§ **WORK REQUIRED**
As the answer, return precisely the lines from the one containing "Loire: Brücke der D30 bei Gannay-sur-Loire" to the final line of the material below, inclusive, and omit every picture.

§ **INFORMATION SUPPLIED**

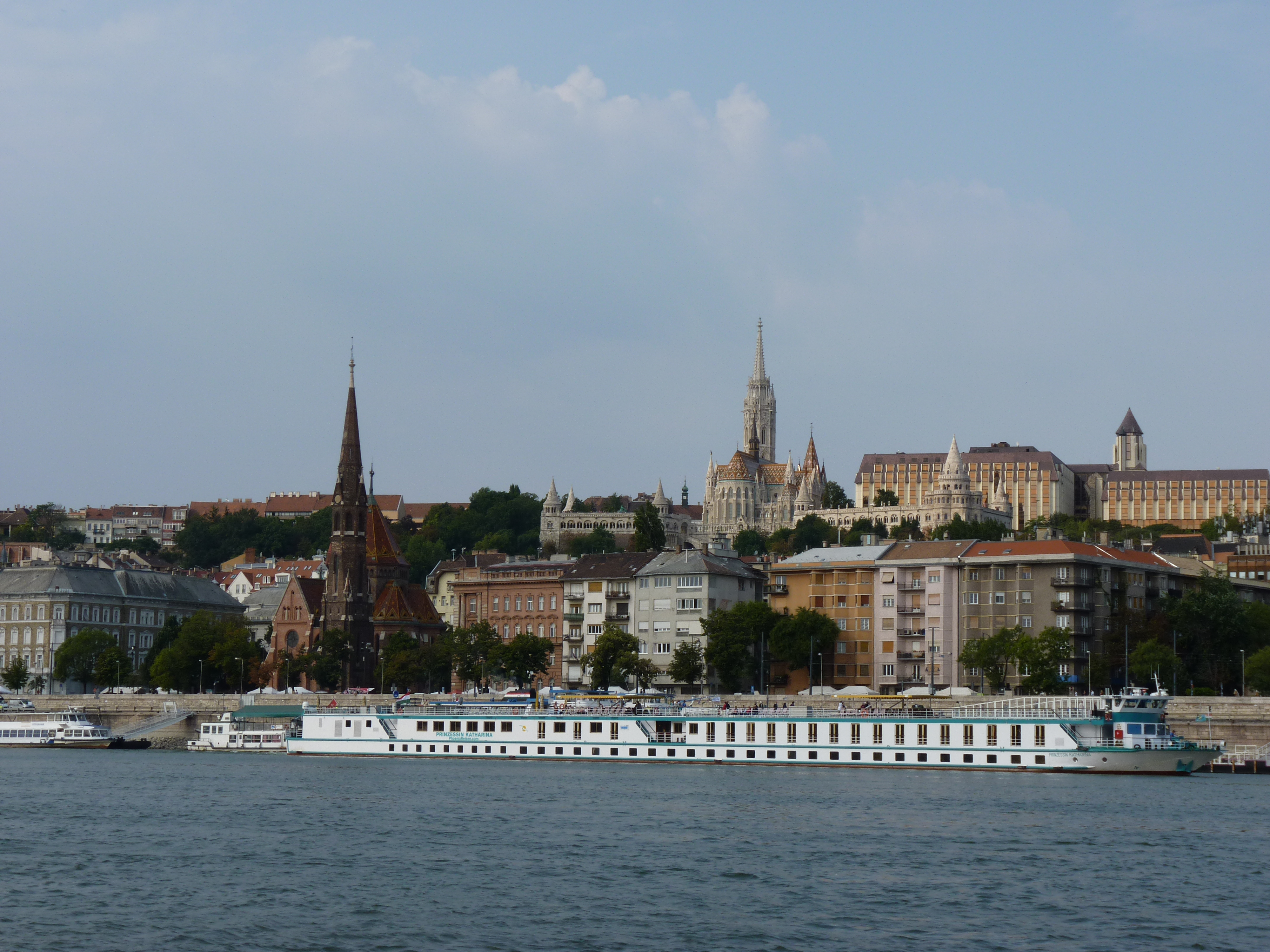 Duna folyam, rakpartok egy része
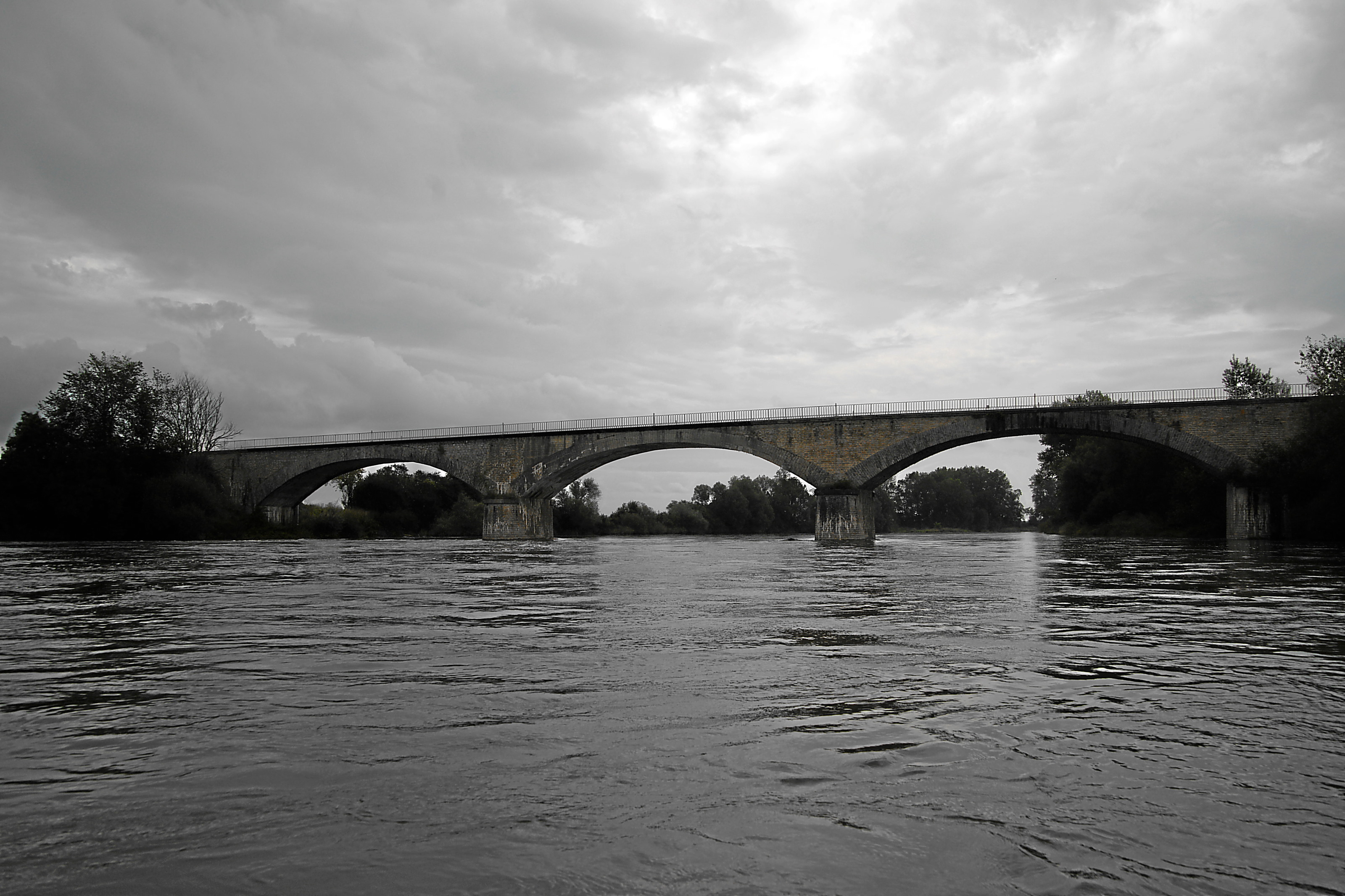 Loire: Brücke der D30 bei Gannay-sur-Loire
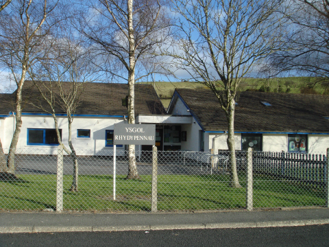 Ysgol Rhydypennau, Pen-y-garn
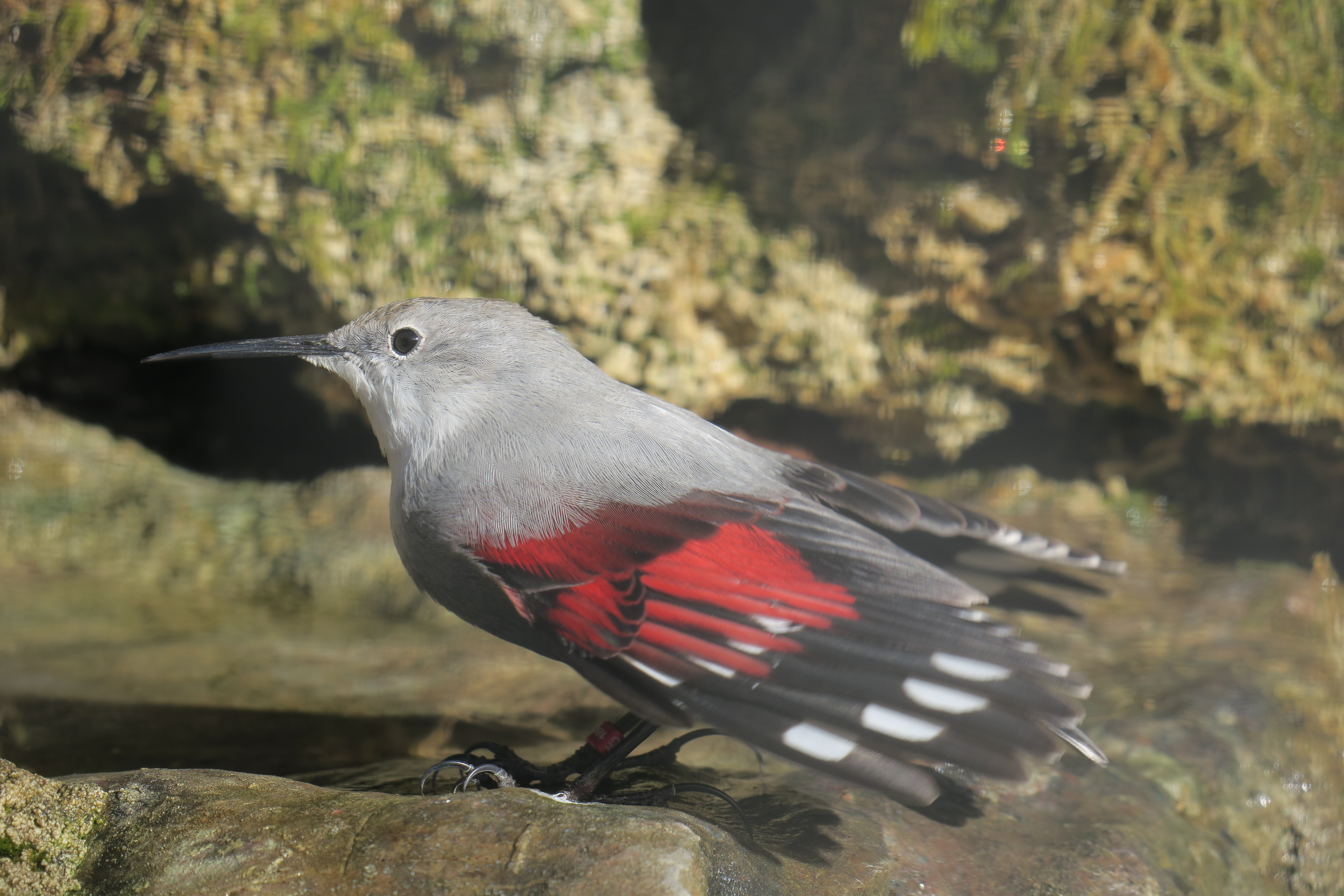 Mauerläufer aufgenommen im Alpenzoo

§ **PROBLEM SOLUTION**
 Loire: Brücke der D30 bei Gannay-sur-Loire
 Ysgol Rhydypennau, Pen-y-garn
 Mauerläufer aufgenommen im Alpenzoo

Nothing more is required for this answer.